Vanishing Twins: A Marriage by Leah Dieterich
Soft Skull Press, 2018
304 pages / Soft Skull
To choose freedom against coupling is an unpopular preference, one not the least celebrated in American culture, though the great, but often unknown, anarchist writer Voltairine de Cleyre wrote of parallelism (her term for coupling) in 1907 as the “greatest argument to be produced against marriage.” That is, pairing off brings with it irritation and what de Cleyre writes as, “…what was once a rare joy becomes a matter of course, and loses all its delicacy.” While there is truth to this, which I will continue to investigate in this essay—the sometimes banal nature of marriage and partnership over time and the lessening (or loss) of physical desire in monogamous relationships—there is also an argument to be made for the beauty of the quotidian relationship, of the daily intimacies, of the deep knowing of another, and here de Cleyre might even agree. I think she would argue, though, that if you choose to marry, you might do ill (as one of her essays argues)—and should that be your preference, you ought live in separate residences, it being “the permanent dependent relationship which…is detrimental to the growth of individual character.” So follows the question: How to maintain an identity within a monogamous relationship?
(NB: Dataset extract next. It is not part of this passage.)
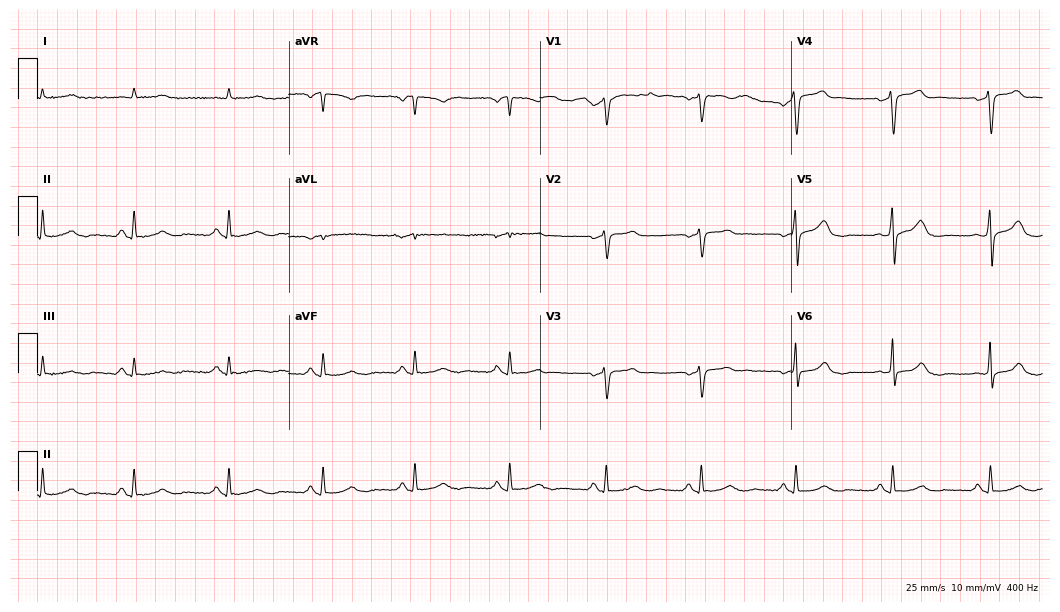
Electrocardiogram, a 60-year-old man. Overall reading on record: normal ECG.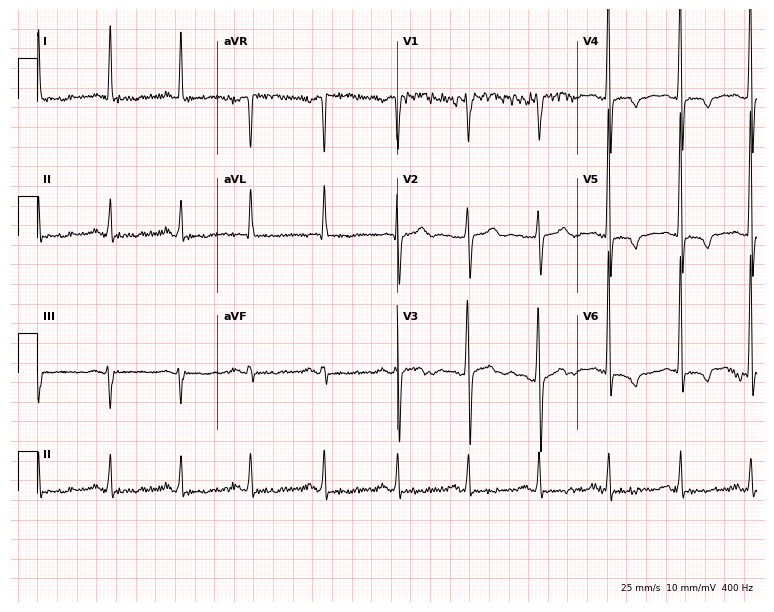
Electrocardiogram, a man, 36 years old. Of the six screened findings (first-degree AV block, right bundle branch block, left bundle branch block, sinus bradycardia, atrial fibrillation, sinus tachycardia), none is recorded.

The question naturally raises others—most immediately, perhaps, about sexuality. How to weather fluctuations in desire over the long term? Is polyamory, in such a way that partners live and love autonomously, both together and apart, the answer? Leah Dieterich attempts to answer these questions in her new memoir, Vanishing Twins, out from Soft Skull Press. At its core, the memoir covers several years of the narrator’s journey into opening her marriage with her young husband. We follow Dieterich, first as a teen ballet dancer, then into college and the early years of her marriage and on until she quits ballet, becomes an advertising writer, and experiments with her sexuality by taking a woman as a lover. Dieterich establishes the main thread of the book early on, as she describes her desire to play Odile in Swan Lake, the “villainous doppelganger of the White Swan, Odette.” This, the idea of “twinning,” she expands to include the biological fact that one-eighth of all natural pregnancies begin as twins. Through this lens, she establishes her need to find the twin she never had. She takes this idea of twinning further by incorporating psychoanalyst Adam Phillips’ ideas from his book Monogamy, in which, “coupledom is a sustained resistance to the intrusion of third parties. The couple needs to sustain the third parties in order to go on resisting them” (which is also an idea that psychologist and writer Esther Perel has made famous: the idea of the third). Dieterich has a suspicion that she has a missing twin and she’ll find this through partnership, whether with her husband, her lover, or her co-worker, with whom she also develops a close, but non-sexual relationship in the story.
Dieterich frames the metaphor of the book through this idea of the “vanishing twin” in which “a fetus in a multiple pregnancy dies in utero and is partially or completely reabsorbed by the surviving fetus.” The author explores the question: how could you be cared for in a partnership, but also do what you want as an individual? Isn’t this the particular conflict of a monogamous relationship? As the narrator wrestles with the question of twinning, she writes, “We were fluent in the language of our own private country,” which works to lyrically suggest the solitary beauty of a monogamous relationship, but also, should you change the pronoun to “I,” the meaning of the sentence changes to reflect on the self. Dieterich admits that in order for breakthrough, for growth, the marriage had to be opened, the sexuality of each partner had to be explored. She writes, “…it felt like a passage we had to go through, a narrowing before the expansiveness beyond.”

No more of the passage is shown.